On October 10, 2017, Moocon redeemed the Bond in full.
Transfer Restrictions
The Founder Entities cannot directly or indirectly transfer an aggregate of 5,687,905 or more shares in the Issuer so long as the KKR CBPA Parties hold any shares in the Issuer acquired pursuant to the GS SPA or the IDG SPA, without the prior written consent of Talent Wise.

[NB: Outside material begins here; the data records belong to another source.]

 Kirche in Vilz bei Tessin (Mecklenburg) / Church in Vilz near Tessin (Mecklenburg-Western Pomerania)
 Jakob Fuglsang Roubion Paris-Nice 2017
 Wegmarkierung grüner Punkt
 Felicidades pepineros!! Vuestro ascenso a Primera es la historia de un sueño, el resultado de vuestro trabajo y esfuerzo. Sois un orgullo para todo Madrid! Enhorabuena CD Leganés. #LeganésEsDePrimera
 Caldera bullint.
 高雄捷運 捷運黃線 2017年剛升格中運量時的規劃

So long as the KKR CBPA Parties own not less than 3,413,132 shares in the Issuer, if the Founder Entities propose to transfer more than 50% of the shares in the Issuer held directly or indirectly by Mr. Han to a third party, they must provide notice of the proposed transfer and disclose a summary of the proposed transaction.  The KKR CBPA Parties then have the right but not the obligation to require the third party purchaser to purchase from the KKR CBPA Parties the same fraction of its shares as proposed to be transferred by the Founder Entities, at the same consideration and upon the same terms and conditions.  Should either of the KKR CBPA Parties choose to exercise said right, they are to notify the Founder entity proposing such transfer within 30 days of receiving notice of the proposed transfer.  If the third party purchaser then fails to purchase the KKR CBPA Parties’ shares in the Issuer, the Founder Entities are also prohibited from transferring their shares.

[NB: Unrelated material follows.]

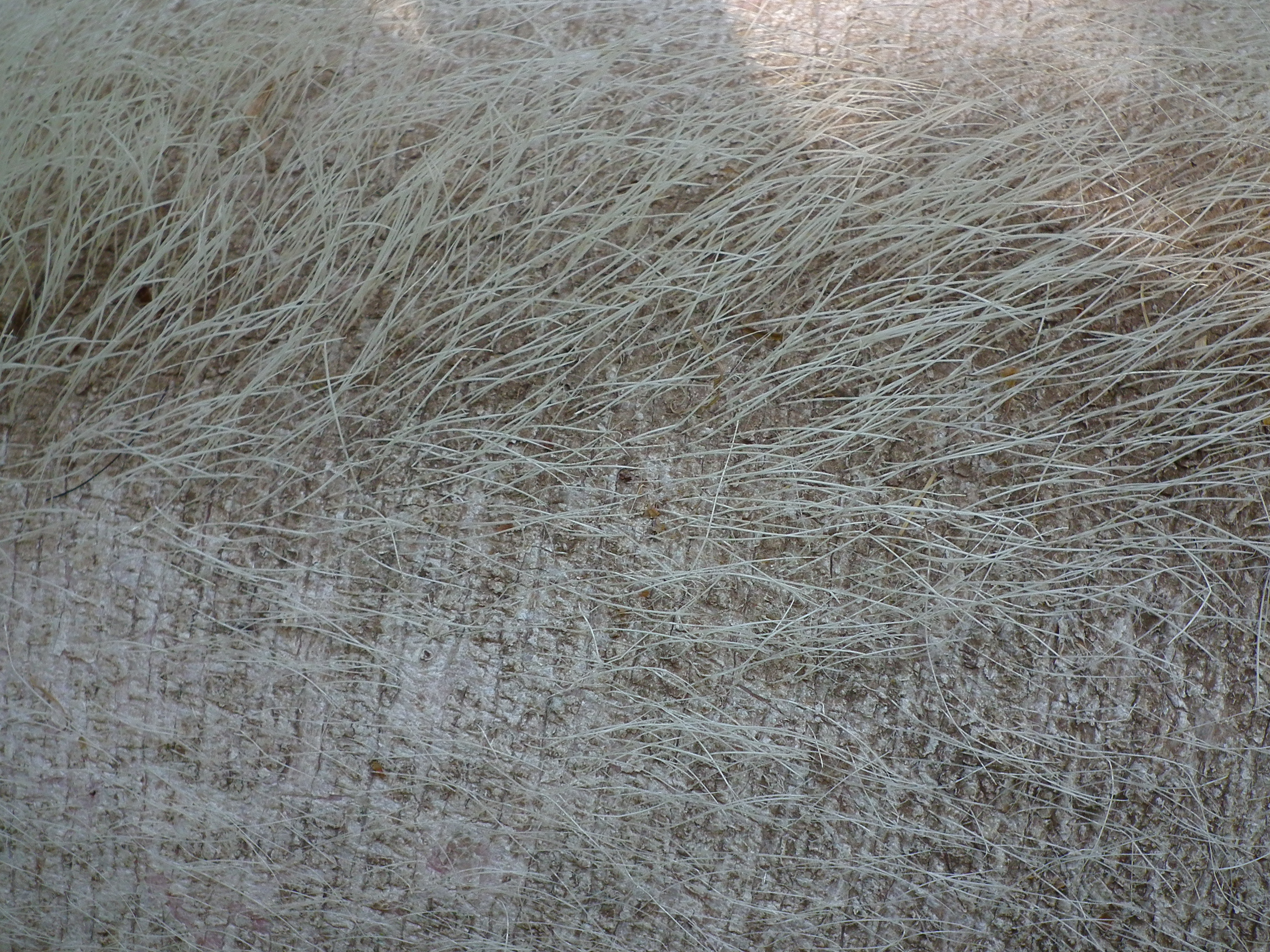 Haut und Borsten eines Hängebauchschweins, fotografiert im Bergtierpark Erlenbach (Hessen, Deutschland)
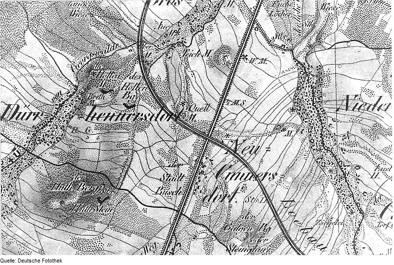 Original image description from the Deutsche Fotothek Dürrhennersdorf. Oberreit, Sect. Zittau, 1844/46

Under the CBPA, the KKR CBPA Parties may not transfer any of the Class A Ordinary Shares acquired pursuant to the GS SPA or the IDG SPA to certain entities without Mr. Han’s prior written consent, unless the shares are transferred through a public sale.
Observer Appointment
The CBPA grants the KKR CBPA Parties the right to appoint an observer to the board of directors of the Issuer, so long as they hold not less than 3,413,132 shares in the Issuer.  As of the date of the issuance and purchase of the Bond, Mr. Han is to use his commercially reasonable efforts to cause the observer to have the right to attend all meetings of the board of the Issuer and to cause the board of the Issuer to provide the observer with copies of all notices, minutes, consents and other materials and information that is provided to its directors, at the same time and in the same manner, to the extent permitted by law or any rule of any stock exchange on which any share of the Issuer is listed.
Devotement
Beginning from the date of the issuance and purchase of the Bond, Mr. Han is not to resign from his current positions as chairman of the board of directors and chief executive officer of the Issuer, and devote most of his time, attention and skill exclusively to the performance of his duties in the Issuer, so long as the KKR CBPA Parties hold not less than 1,365,252 shares in the Issuer.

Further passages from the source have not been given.